» **Work required**: All lines from the one containing "červenec | 88797 |" down to the one containing "prosinec | 140217 |", both ends included, are to be given again exactly; omit the rest of the listing below.

○ ○ ○ ○ ○ ○ ○

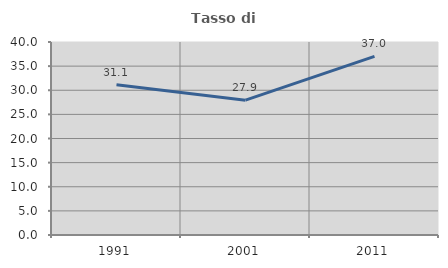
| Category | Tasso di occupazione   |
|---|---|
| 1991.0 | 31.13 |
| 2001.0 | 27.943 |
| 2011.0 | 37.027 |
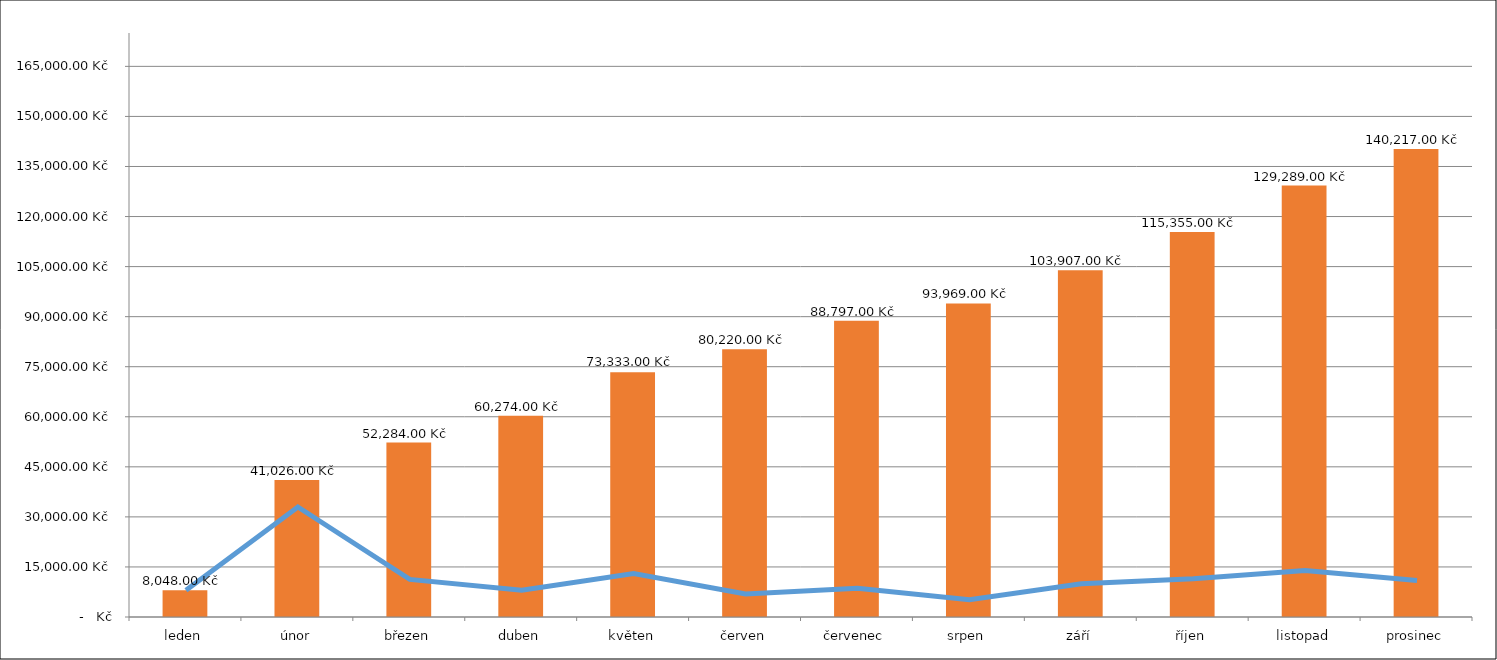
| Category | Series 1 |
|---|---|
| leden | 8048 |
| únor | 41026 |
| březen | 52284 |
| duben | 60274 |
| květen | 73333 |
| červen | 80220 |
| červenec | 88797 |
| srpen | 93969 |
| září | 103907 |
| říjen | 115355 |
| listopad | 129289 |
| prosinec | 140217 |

○ ○ ○ ○ ○ ○ ○

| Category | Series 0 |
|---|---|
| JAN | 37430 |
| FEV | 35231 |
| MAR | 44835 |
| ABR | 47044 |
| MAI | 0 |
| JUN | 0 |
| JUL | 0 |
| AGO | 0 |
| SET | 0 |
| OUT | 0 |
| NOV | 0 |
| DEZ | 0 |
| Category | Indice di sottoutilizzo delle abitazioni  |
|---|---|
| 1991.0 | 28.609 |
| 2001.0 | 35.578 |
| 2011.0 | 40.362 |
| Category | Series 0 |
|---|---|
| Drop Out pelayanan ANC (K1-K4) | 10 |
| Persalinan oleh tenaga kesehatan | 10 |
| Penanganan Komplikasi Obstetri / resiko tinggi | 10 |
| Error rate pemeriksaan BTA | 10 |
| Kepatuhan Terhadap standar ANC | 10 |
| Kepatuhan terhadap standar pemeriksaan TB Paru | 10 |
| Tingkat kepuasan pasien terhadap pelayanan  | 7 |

○ ○ ○ ○ ○ ○ ○

» **Solution to the exercise**:
| červenec | 88797 |
| srpen | 93969 |
| září | 103907 |
| říjen | 115355 |
| listopad | 129289 |
| prosinec | 140217 |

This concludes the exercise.